Аристократ откинулся на спинку обитой кожей скамьи и прикрыл глаза. Пальцы сплелись на животе, лениво перебирая друг друга. Это была чертовски длинная неделя.
— Поясните, — ни толики заинтересованности в голосе. Умная.
— Помимо того, что достойных воителей Длани минуют лучшие Рыцарские доспехи? — дождавшись от девушки кивка, продолжил. — Вы умная девушка, госпожа Каллиста. Скажите, откуда простой негоциант может взять доспехи, которые качественнее лучших церковных?
— Из неизвестных нам мануфактур, разумеется, — ну да, ответ сам собой напрашивался.
— А много может быть мануфактур, которые производят стратегическую продукцию и при этом неизвестны самой Церкви?
Подвел к нужной информации, как ребенка. Осталось только носом ткнуть. Додумается или нет? Женщина все же. О! В глазах собеседницы полыхнула ненависть — додумалась.
— Контрабанда от темных, — прошипела девушка. Похоже, у нее свой счет к имперцам. — Я раздавлю этого торгаша!
— Нет. Не раздавите, — Ситра мысленно поежился под ее взглядом. — Отцу Киану нужна информация о поставщиках вашей цели, госпожа Каллиста. А из раздавленных много сведений не добудешь.
— Не стоит меня поучать! Я прекрасно знаю, как разговаривать с прихвостнями темных. Опыт имеется.
Глава 4
После того как Пух побывал в гостях, он подумал, что, пожалуй, не стоит слишком долго засиживаться.
Не сон. Это все не сон. Неужели все, что случилось — правда? Хелена ощутила под спиной сквозь ткань замызганного охотничьего костюма твердую заусенистую лавку. Шагах в трех от лавки маячила еле видимая в окружающей тьме решетка, заменяющая одну из стен ее нынешней комнатушки. Тяжелый смрад из запахов нечистот и немытых тел с тухлинкой несвежей крови и ноткой каленого железа наполнял воздух. Дышать таким получалось с трудом, все больше с усилием вталкивать в себя. Правда через несколько третей перестаешь замечать такую мелочь.
Сама решетка, как помнила Хелена, выходила в огромную пещеру, едва тронутую руками разумных. В центре гигантской каверны располагались пыточные. Тусклый свет от многочисленных жаровен и редких факелов едва достигал стен, где выбиты тесные камеры для таких, как она. Потолок тоже особо не поразглядываешь — кончики сталактитов и темень, больше ничего. И, конечно, крики боли, в рабочее время, и стоны, когда утомившиеся палачи уходили отдыхать. Этого добра в пещере хватало с запасом.
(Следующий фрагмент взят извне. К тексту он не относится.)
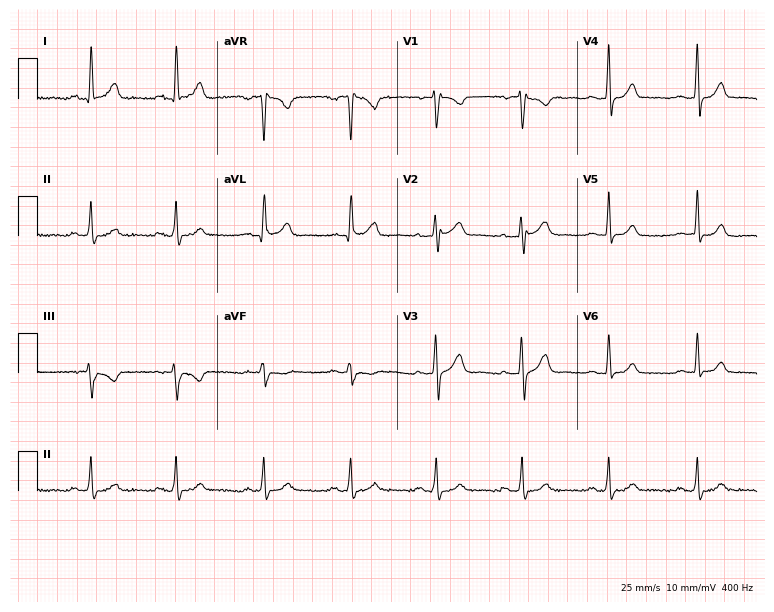
12-lead ECG from a female, 55 years old (7.3-second recording at 400 Hz). Recorded interpretation: within normal limits.

Впрочем, когда такой фон звучит постоянно, его тоже перестаешь замечать. Сейчас в центре пещеры негромко переговаривался пяток надсмотрщиков, да пара палачей, подготавливающих инструмент к следующей рабочей трети.
В центре пещеры девушка бывала часто. Слишком часто. Нет, саму Хелену никто не пытал, разве что изредка раздавали оплеухи. Больно и обидно. Но по сравнению с тем, что эти изверги творили с остальными заключенными… А Хелену, если та не отвечала, заставляли наблюдать за всеми экзекуциями. И все чаще жестокость применяемых пыток стала зависеть не от самих пленников, а от ее, Хелены, готовности сотрудничать. Мерзкое чувство, что это она сама пытает людей, крепло в ней треть от трети.
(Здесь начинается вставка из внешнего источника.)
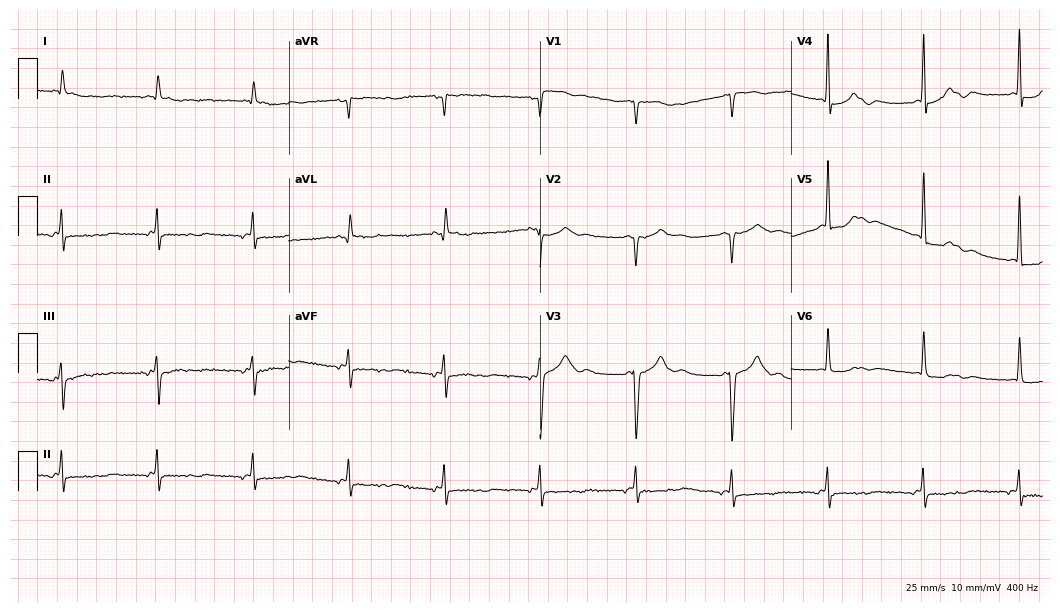
Electrocardiogram, a female, 75 years old. Overall reading on record: normal ECG.

После того, что случилось с любимым папкой, она стала, похоже, незаменимым источником сведений. Вот только, хотя отец и брал ее на некоторые сделки, нужной информации у Хелены не было. Но истязатели не верили дочери купца, как бы она не пыталась доказать обратное. Папочка. Почему ты так рано ушел? Почему не защитил?
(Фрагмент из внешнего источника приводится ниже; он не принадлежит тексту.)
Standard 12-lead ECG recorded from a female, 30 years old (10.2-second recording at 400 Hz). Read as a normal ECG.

Девушка с отстраненным удивлением провела рукой по лицу. Она плачет? Странно. Казалось. Что из нее уже давно вытравили и слезы, и страх. Даже от отчаяния остался лишь пепел — невозможно отчаиваться постоянно. Так же, как и бояться. И плакать. И вот за впервые за несколько третей, точное время в вечно темных казематах не определишь, она снова плачет. Что-то приснилось? Наверное, опять то утро.